On the other hand, if you happen to be a student in an English class and the teacher puts only five prompts on the blackboard, it’s very possible that none of them will grab you. Five options aren’t a lot of options. Frustration with writing is sure to follow—exactly what the teacher was probably trying to avoid by offering prompts in the first place.

Now I’m going to come clean: I do not like the idea of anyone supplying prompts for someone else. It’s akin to handing a friend a load of nicely cut firewood when you should have taught your friend how to cut logs since she’s going to have to make more than one fire if she’s going to keep warm in the future.

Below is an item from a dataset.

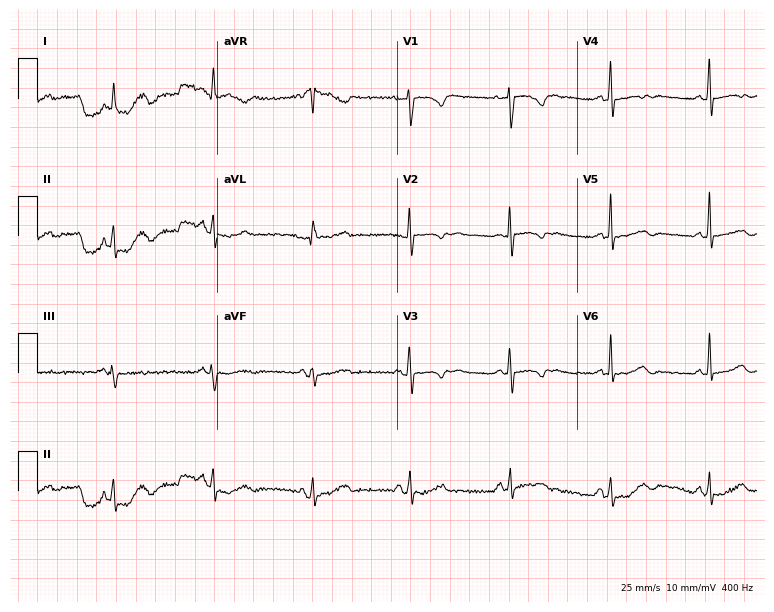
Standard 12-lead ECG recorded from a female, 42 years old (7.3-second recording at 400 Hz). None of these six findings is recorded: first-degree AV block, right bundle branch block, left bundle branch block, sinus bradycardia, atrial fibrillation, sinus tachycardia. Other findings, if any, are not listed.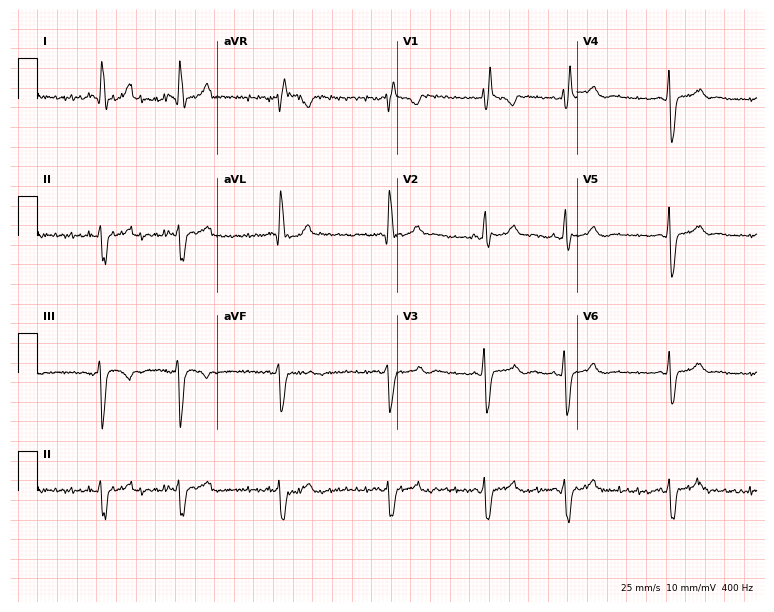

understand that in an environment in which writing has become so accessible that almost anyone can try to be a writer, there will be writing aids under every rock and all a would-be writer has to do is turn over the right rock to get some help. But I don’t like it.

In fairness, I need to make a distinction between kinds of writers: professional and nonprofessional. Nonprofessional writers may make use of any old thing they like in order to enjoy writing—prompts, software, games, even the appalling National Novel Writing Month (better known, adorably, as NaNoWriMo).

But professional writers had better think twice before engaging in reductive practices.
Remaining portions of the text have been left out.